Cylinder, Cone, and Sphere

A right circular cylinder is the solid bounded by two congruent, parallel circular bases of radius $R$ and a lateral surface connecting them.

Equivalently, it is the solid of revolution obtained by rotating a rectangle of width $R$ and height $h$ about one of its sides of length $h$.

The height (or altitude) of the cylinder is the perpendicular distance $h$ between the two bases. The axis is the line segment connecting the centers of the two bases.

A right circular cone is the solid with a circular base of radius $R$, an apex directly above the center of the base at height $h$, and a lateral surface connecting the apex to the boundary of the base.

Equivalently, it is the solid of revolution obtained by rotating a right triangle with legs $R$ and $h$ about the leg of length $h$.

The slant height $l$ is the distance from the apex to any point on the boundary of the base:

$l = \sqrt{R^2 + h^2}$

The volume of a cone equals one-third the volume of a cylinder with the same base and height:

$\boxed{V = \dfrac{1}{3}\pi R^2 h}$

Justification.
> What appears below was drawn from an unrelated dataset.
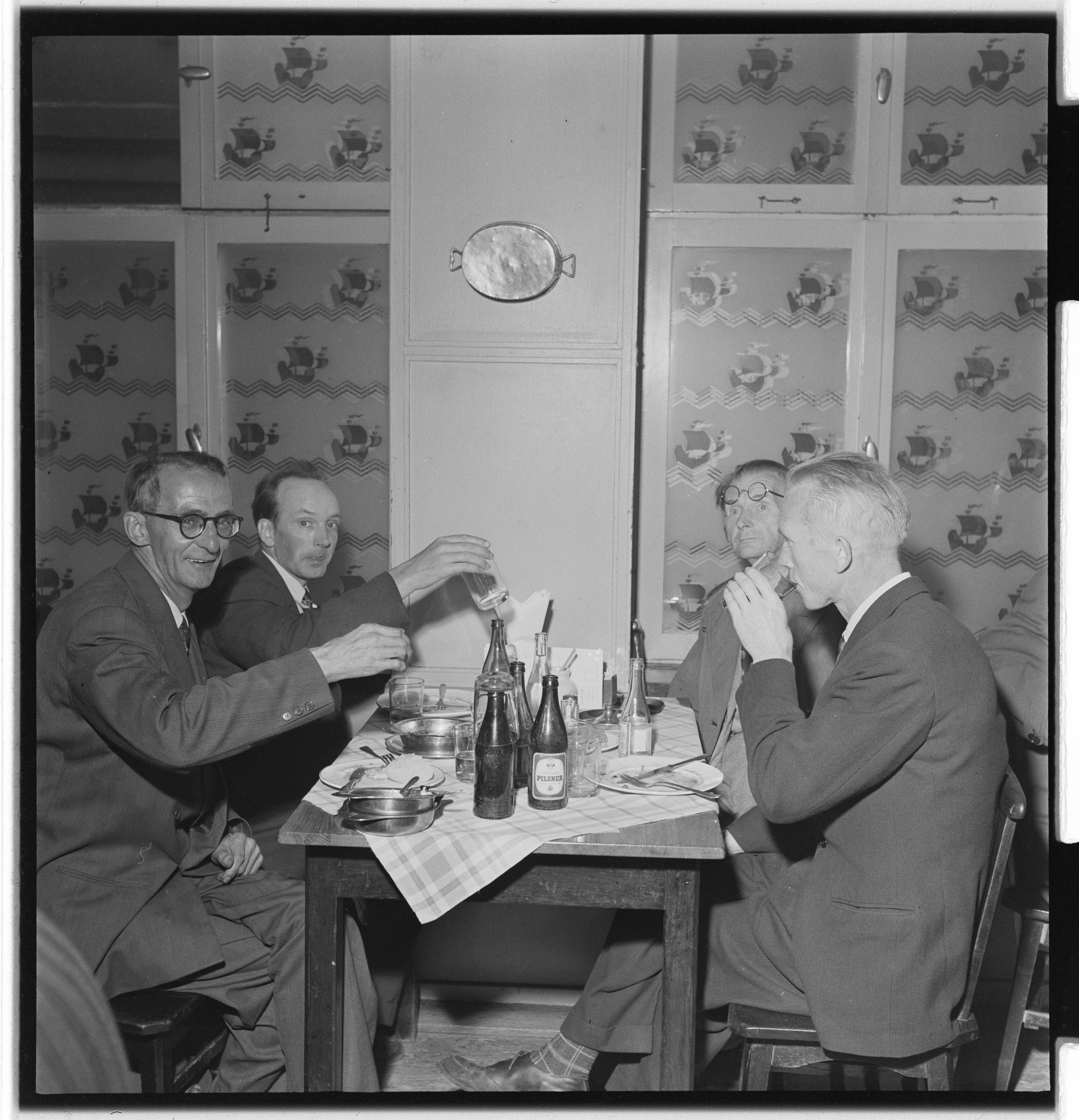 Bildet er hentet fra Arkivverket. Frigjøring av brennevin i Sverige Arkivinstitusjon : Riksarkivet Arkivnavn : Billedbladet NÅ Sted : Sverige, Ukjent, Ukjent, Emneord: alkohol, brennevin Avbildet
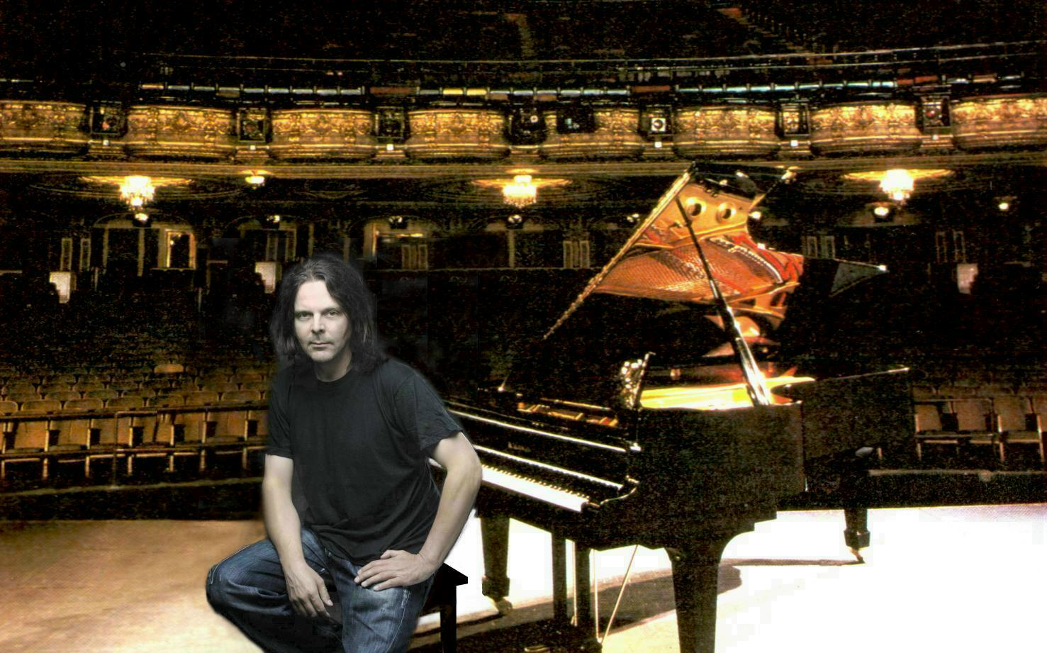 Alessandro Esseno prima di un concerto

A cross-section of the cone at height $t$ from the base is a circle of radius $R\!\left(1 - \dfrac{t}{h}\right)$, so its area is $\pi R^2\!\left(1 - \dfrac{t}{h}\right)^{\!2}$. Summing these areas (integrating from $0$ to $h$) gives $\dfrac{1}{3}\pi R^2 h$. $\blacktriangleleft$

A sphere of radius $R$ centered at point $O$ is the set of all points in space at distance exactly $R$ from $O$.

The ball (solid sphere) of radius $R$ centered at $O$ is the set of all points at distance at most $R$ from $O$: it is the interior of the sphere together with the sphere itself.

A great circle of a sphere is any cross-section through the center; it has radius $R$ and area $\pi R^2$.

A cylinder has base radius $R = 5$ cm and height $h = 12$ cm. Find the lateral surface area, total surface area, and volume.

Solution.

$S_{\text{lat}} = 2\pi Rh = 2\pi \times 5 \times 12 = 120\pi \approx 376{.}99 \text{ cm}^2$

$S_{\text{total}} = 2\pi R(R + h) = 2\pi \times 5 \times (5 + 12) = 170\pi \approx 534{.}07 \text{ cm}^2$

$V = \pi R^2 h = \pi \times 25 \times 12 = 300\pi \approx 942{.}48 \text{ cm}^3$

Answer: $S_{\text{lat}} = 120\pi$ cm², $S_{\text{total}} = 170\pi$ cm², $V = 300\pi$ cm³. $\blacktriangleleft$

A cone has base radius $R = 9$ cm and height $h = 12$ cm. Find the slant height and the lateral surface area.

Solution.

Slant height:

$l = \sqrt{R^2 + h^2} = \sqrt{81 + 144} = \sqrt{225} = 15 \text{ cm}$

Lateral surface area:

$S_{\text{lat}} = \pi R l = \pi \times 9 \times 15 = 135\pi \approx 424{.}1 \text{ cm}^2$

Answer: $l = 15$ cm, $S_{\text{lat}} = 135\pi$ cm². $\blacktriangleleft$

A sphere of radius $R$ fits exactly inside a cube (the sphere is inscribed in the cube, so the cube edge equals $2R$). Find the ratio of the volume of the sphere to the volume of the cube.

Solution.

Volume of the sphere: $V_{\text{sphere}} = \dfrac{4}{3}\pi R^3$.

Volume of the cube: The cube edge is $a = 2R$, so $V_{\text{cube}} = (2R)^3 = 8R^3$.

Ratio:

$\dfrac{V_{\text{sphere}}}{V_{\text{cube}}} = \dfrac{\dfrac{4}{3}\pi R^3}{8R^3} = \dfrac{4\pi}{24} = \dfrac{\pi}{6} \approx 0{.}5236$

The sphere occupies approximately $52{.}4\%$ of the cube.

Answer: $\dfrac{V_{\text{sphere}}}{V_{\text{cube}}} = \dfrac{\pi}{6}$. $\blacktriangleleft$

A cone is inscribed in a cylinder of radius $R = 6$ cm and height $h = 8$ cm (they share the same base and the apex of the cone touches the top base of the cylinder). Find the ratio of the volume of the cone to the volume of the cylinder.

A sphere has surface area $S = 100\pi$ cm². Find: (a) the radius $R$ of the sphere; (b) the volume of the ball.